-- AVAILABLE DATA --
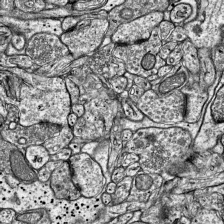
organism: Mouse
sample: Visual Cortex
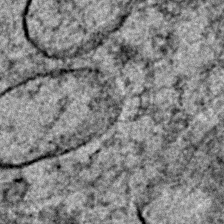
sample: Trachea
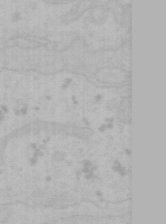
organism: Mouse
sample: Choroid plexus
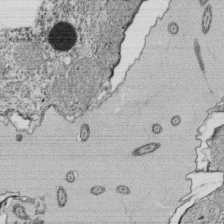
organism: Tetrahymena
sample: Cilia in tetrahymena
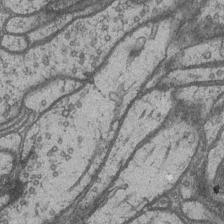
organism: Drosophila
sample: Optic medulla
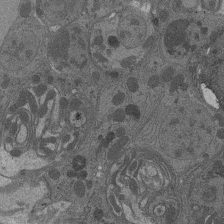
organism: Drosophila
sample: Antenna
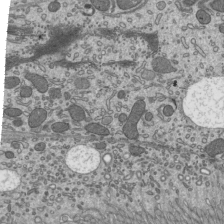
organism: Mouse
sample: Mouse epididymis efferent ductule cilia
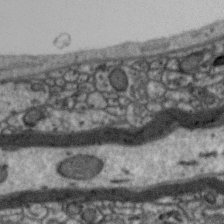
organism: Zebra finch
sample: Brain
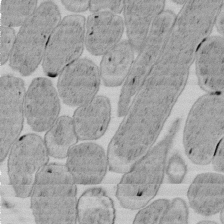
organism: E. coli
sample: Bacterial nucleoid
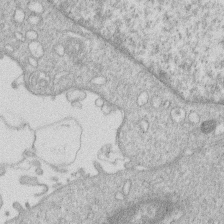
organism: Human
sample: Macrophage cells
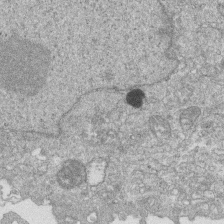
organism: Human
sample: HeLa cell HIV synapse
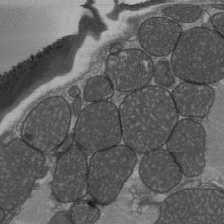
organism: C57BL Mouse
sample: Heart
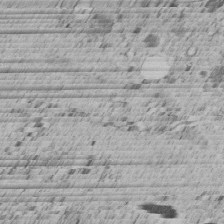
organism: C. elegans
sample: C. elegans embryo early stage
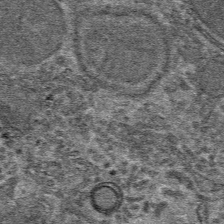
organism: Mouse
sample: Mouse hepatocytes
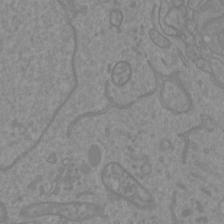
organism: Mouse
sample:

-- TASK INSTRUCTIONS --
Copy out the entries above in full and exactly, skipping every picture.

-- OUTPUT OF THE EXERCISE --
organism: Mouse
sample: Visual Cortex
sample: Trachea
organism: Mouse
sample: Choroid plexus
organism: Tetrahymena
sample: Cilia in tetrahymena
organism: Drosophila
sample: Optic medulla
organism: Drosophila
sample: Antenna
organism: Mouse
sample: Mouse epididymis efferent ductule cilia
organism: Zebra finch
sample: Brain
organism: E. coli
sample: Bacterial nucleoid
organism: Human
sample: Macrophage cells
organism: Human
sample: HeLa cell HIV synapse
organism: C57BL Mouse
sample: Heart
organism: C. elegans
sample: C. elegans embryo early stage
organism: Mouse
sample: Mouse hepatocytes
organism: Mouse
sample:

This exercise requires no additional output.